In a rambling autobiography entitled
"SS Panzergrenadier," former Waffen-SS soldier Hans
Schmidt, who is now an American citizen, writes about the Oradour-sur-Glane
massacre from the SS point of view. In a footnote on page 377
of his book, Schmidt debunks the official story that the villagers
were innocent. The following quote is from his book "SS
Panzergrenadier":
"Almost every French village
in the Limoges area claimed after the war to have been a hotbed
of resistance against the German occupiers. It was so nice to
play the heroes after four years of submission. Alas, according
to postwar French reports, of all the villages in the vicinity,
Oradour-sur-Glane was allegedly totally innocent of anti-German
terrorist activities.
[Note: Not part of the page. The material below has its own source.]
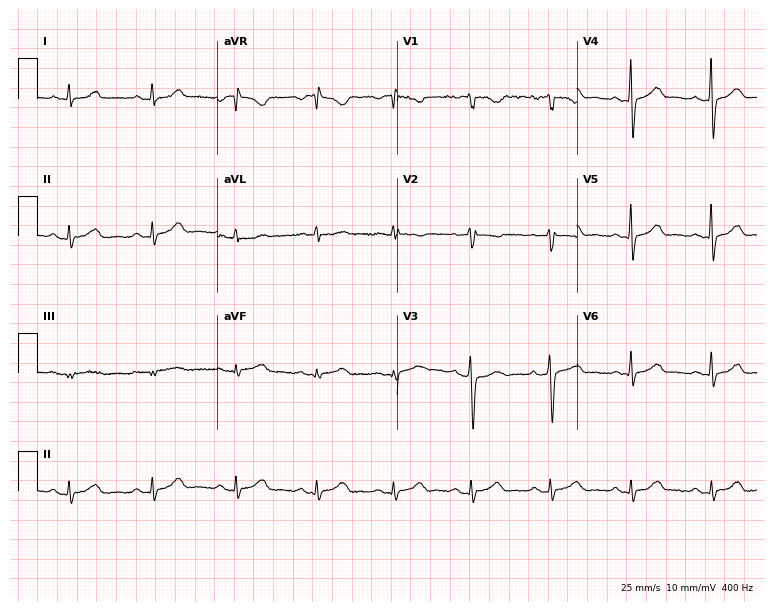
ECG — a female, 37 years old. Screened for six findings — first-degree AV block, right bundle branch block (RBBB), left bundle branch block (LBBB), sinus bradycardia, atrial fibrillation (AF), sinus tachycardia — none is recorded.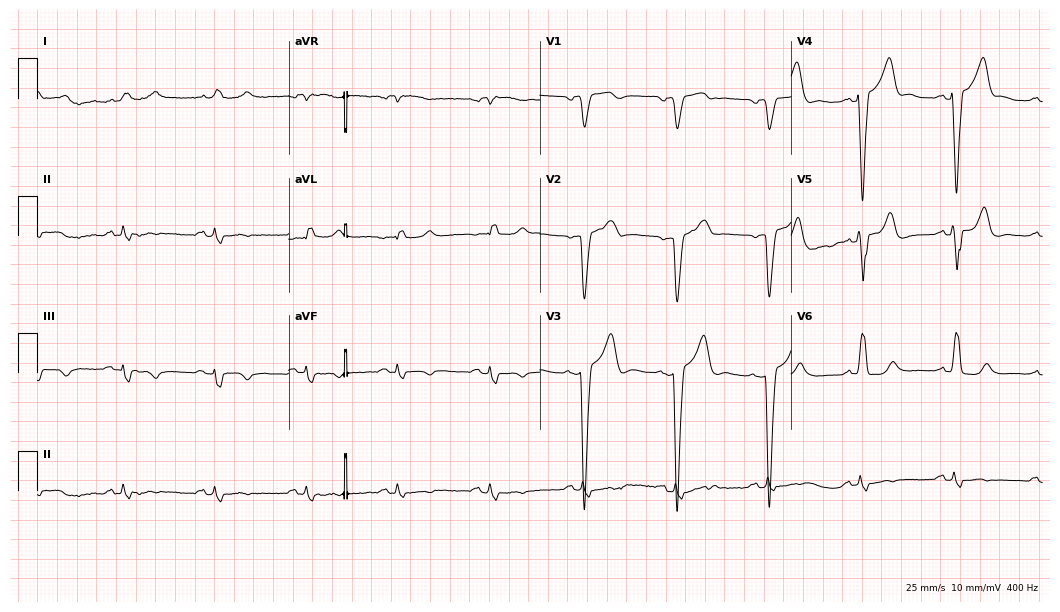
Standard 12-lead ECG recorded from an 80-year-old man. The tracing shows left bundle branch block.

It just shows how dumb the Germans are,
always picking on the innocent."
According to Schmidt's book, the Waffen-SS
soldiers of Das Reich Division, the perpetrators of the massacre,
had been stationed from April to June 1944 in the Toulouse area
for rest, recuperation and replenishment, after fighting the
Russians on the Eastern front.
Schmidt claims that during the occupation
of France "German soldiers usually got along very well with
the locals." But, according to Schmidt, this changed soon
after the start of 1944 when the French underground became more
active. He blames the British government for encouraging the
French Resistance activity.
Schmidt wrote that
... about one hundred soldiers of
Das Reich had been murdered or kidnapped by the 'heroes' of the
Maquis (terrorists!) before the division embarked, by road and
train, on the difficult trip to Normandy. In doing so, Das Reich
had to traverse the mountainous area in the surroundings of the
city of Limoges where partisans were especially active.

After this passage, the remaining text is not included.